Posted by: wichmannkm | February 27, 2015 | No Comment |

Polarization PanelOn February 23, the Political Science and Philosophy Departments collaborated to present “Polarization and the U.S. Constitution.” This panel was the first part of a three part series on the U.S. Constitution and featured political science professors, Jordan Ragusa and Claire Wofford, and philosophy professors, Larry Krasnoff and Richard Nunan.  Gibbs Knotts, political science professor and department chair, said the panel “was a good chance to see how scholars from different disciplines wrestle with questions regarding the rise of political polarization and how a document written over 200 years ago continues to be relevant today.”

Professor Ragusa began the discussion by explaining that even though measuring polarization is difficult, today’s Congress is the most polarized in U.S. history. Ragusa attributed this political polarization to the presidential system created by the Constitution. He noted that winner-take-all elections and the two party system have led to extreme polarization and gridlock.  He also said that the intensity of party views and the fact that party leaders have more power in decision making are key factors in the gridlock. As Ragusa noted, “It’s a miracle that anything gets done in Congress.”

According to Professor Nunan, gerrymandering and winner-take-all districts have also increased political polarization. Although nonpartisan committees have been delegated to re-examine  election districts, Nunan is not optimistic that this will achieve desired results. He suggests an alternative election system, known as single transferable vote (STV). For example, our current system in South Carolina has yielded 6 conservative Republicans and 1 liberal Democrat in Congress but that is not truly representative of the 56/44 Republican-Democrat split in our state.
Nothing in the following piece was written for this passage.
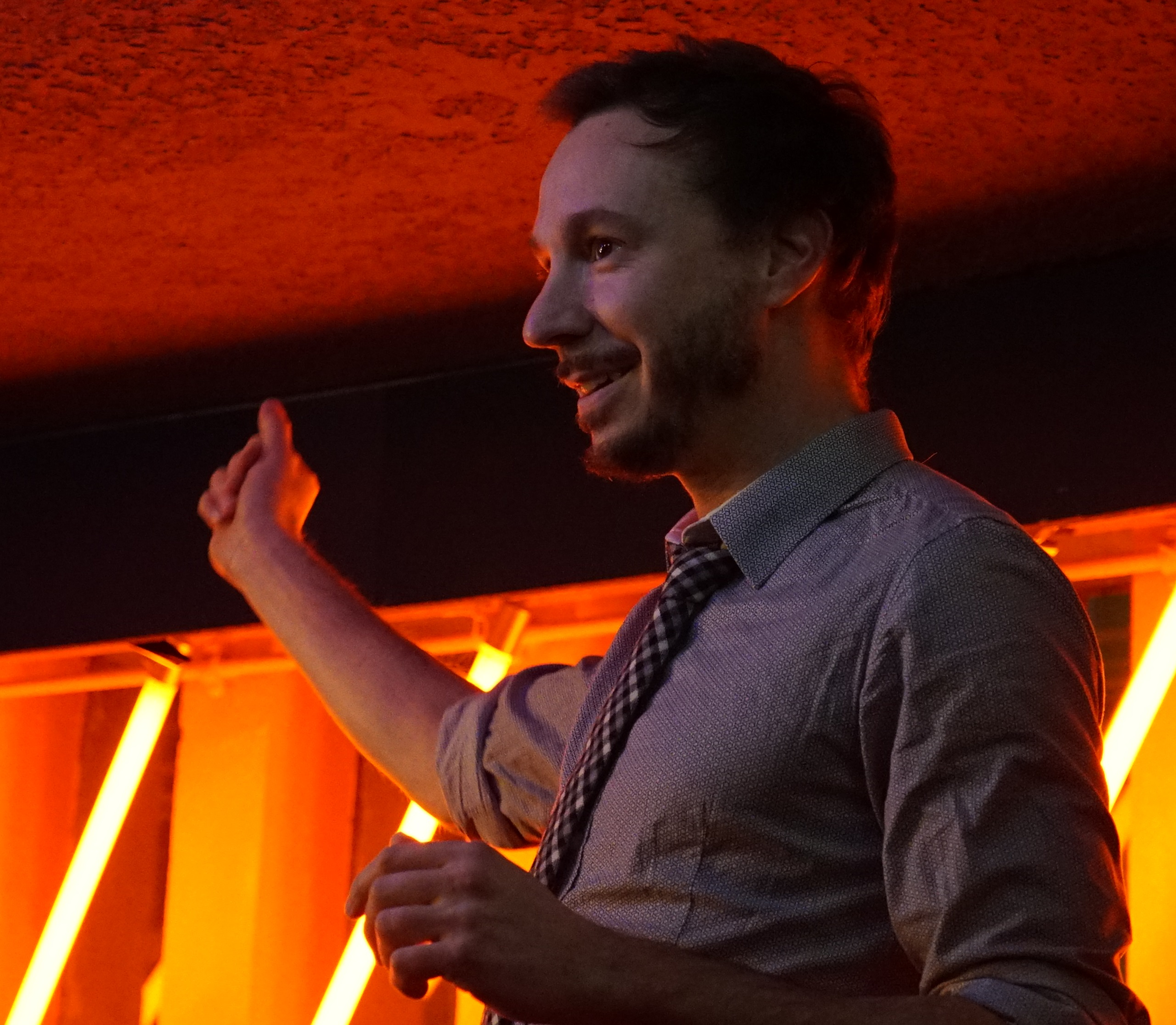 lors d'un concert à Reims.

As an expert on the judicial system, Professor Wofford examined whether the U.S. Supreme Court was truly as polarized as the media has led the public to believe. From an ideological perspective, Wofford cited cases such as Bush vs. Gore and Citizens United that resulted in 5-4 decisions but indicated that those cases were not the norm. She added that most cases are not ideological ones; they are law-based and more easily settled. Wofford noted that as the federal government becomes more polarized, it may force the Supreme Court to start making final decisions, which would give the judicial branch more power. She questioned the consequences of unelected justices determining the country’s fate.
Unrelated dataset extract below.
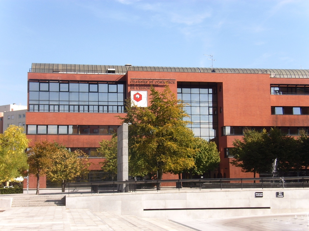 Hôtel de la Chambre de commerce et d'industrie de l'Essonne à Évry

Professor Krasnoff agreed with Ragusa that polarization occurs because parties are ideologically sorted and each party is currently more disciplined than they have been historically. He gave the example of the Hastert Rule, the policy that no bill will come to the House unless it is supported by the majority of Republicans. Although some scholars do not see polarization as necessarily being a bad thing, Krasnoff views it as a problem because he said that the Constitution is not functioning as our forefathers had hoped. He added that the intense gridlock experienced within the federal government pushes governance to the state level but states are not equipped to handle these decisions.
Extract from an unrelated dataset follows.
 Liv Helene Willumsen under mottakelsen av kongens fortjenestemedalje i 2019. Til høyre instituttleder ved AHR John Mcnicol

When a political science major asked what Americans can do to decrease political polarization, Ragusa responded by saying that it would take a constitutional overhaul. As Ragusa noted, “Baring major constitutional changes, polarization can’t simply be “undone” because it’s largely the product of a long-term realignment in the parties’ policy positions.  Indeed, the parties are ideologically homogenous with clear regional divisions.  I was at a conference where four leading congressional scholars were discussing exactly this issue and only one came up with an answer.  David Rohde at Duke University said: “water.”  He explained that it would take some major national issue or crisis—like a water shortage in the West—that could completely upset the existing ideological and regional balance.”

Interim Provost Brian McGee will present “Religious Belief, Fighting Words, and the First Amendment: U.S. Constitutional Principles and the Charlie Hebdo Massacre” as the second part of the Constitution series. His talk will take place on March 26th at 3:00 p.m. in the Wells Fargo Auditorium.